Having a safe space to get away to is important for people who experience physical as well as mental pressure from the demands of life. It can be a quiet corner of a house, a favorite restaurant, or even a specific spot in a park. Nonetheless, having a special place to relax and unwind can do wonders for one’s well-being. 

Stephen and Amy Ustare, a couple who are both professionals in the software development field, are aware of the need for a safe haven as they themselves escape to their farm in Bulacan whenever they can. 

“This [farmhouse] has been a family vacation home for more than 10 years and has been witness to a lot of family memories, reunions and gatherings,” Amy said.

The Ustares believe in having a safe haven where one can unwind and even spend time with their loved ones.

“It was a fresh break from the noise and distractions in the city,” Amy said. 

In 2016, when Amy decided to take a break from work, she had the farm renovated. However, she and Stephen had more in mind than just keeping the place exclusive to her and her family members. 

“Our family farm is a culmination of all the things we love and it was built to celebrate good food as well as bonding with family and friends. We wanted to keep the family tradition and share our little piece of paradise with more people,” Amy said. 

In 2017, the couple opened their farm to the public and made sure that it can accommodate the needs of their guests.

By creating spaces for guests, the couple opened their farm to share the experience with others.

“We had in mind small families, close friends, animal lovers, or even a tired city worker in need of a short getaway,” Amy said. 

She added that they wanted to make the farm as pet-friendly as possible because ever since they got married, they have been proud fur parents of a miniature schnauzer named Cooper. 

“We always had a hard time finding a nice vacation place where we can bring him, so we thought of opening up the place to be pet-friendly as well,” Amy said. 

The couple named their farm Ñumana (pronounced as new-mana). It is a mixture of the English word new and the Filipino word ‘mana’ which means inheritance. Thus, their farm’s name means ‘new inheritance.’ 

“Ñumana is steeped in heritage, tradition, and is truly Filipino, with a love for good food,” Amy said. 

What once was a mango orchard, now opens its doors as a leisure family farm in Pulong Yantok, Angat, Bulacan, which is just a two hour drive from Manila. 

“The farm has naturally-grown fruits, and there are farm animal feeding activities for kids. There are also modern rustic vacation homes in the area to give off the ultimate cozy retreat for couples, families and pets as well!,” Amy said.

Kids can engage in feeding the animals found in the farm.

Presently, the farm is managed by their friends, Erick and Mai Cruz, who are in charge of accommodations and bookings. 

A culmination of the things they love 

Despite being open to the public, the couple wanted to preserve the natural elements of the farm so that their guests can enjoy it as well. 

“This property was originally a mango farm with over 200 mango trees. My parents planted several fruit trees as well: calamansi, santol, langka, rambutan, pomelo, etc. If there’s harvest available, guests can pick and pay.

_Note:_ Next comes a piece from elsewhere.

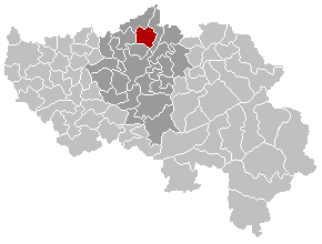 Gemeentekaart, eigen werk

My brother in law, Jay also has over 30 species of bamboos planted in the farm as well,” Amy said. 

In addition to the planted fruit trees, Amy and Stephen also developed around 1,000 square meters of the space for vegetables, specifically high value crops like lettuce, french beans, and more.

Naturally grown Romaine lettuce.

“We like to keep it simple and naturally grown as much as possible. We steer away from synthetic fertilizers and pesticides,” the software developer said. 

The couple even has citronella planted in the area with the high-value crops because the plant is known to repel various pests. 

As for the accommodations, Ñumana Farm has two modern rustic vacation homes with a fully functional kitchen available for rent and open to fur-babies as well.

The inside of one of the houses in Ñumana Farm.

“We have the Kubo which is a traditional Filipino home which we upgraded to fit the modern needs. [It is] perfect for couples or small groups who delight in simple things and have a heart for animals and nature,” Amy said. 

The Filipino term ‘bahay kubo’ literally means “cube house”, describing the common shape of the dwelling. The other house in Ñumana Farm is the casita, a farmhouse style vacation home which is a charming rustic getaway for small groups or families.

The couple also added koi, chickens, and ducks in the farm for kids to feed.

Ultimately, the couple hopes to create an integrated space where they can accommodate guests and grow fresh produce which they can use to create traditional Filipino dishes.

“It is our dream to really have a sustainable integrated space where we have modern tiny houses as accommodation, and a space to grow our own food which we can use to serve fresh local cuisine to our guests. Ultimately we’d like our guests to create lasting memories, where they can go to the farm to relax and bond with their friends, loved ones, and fur-babies as well,” Amy said.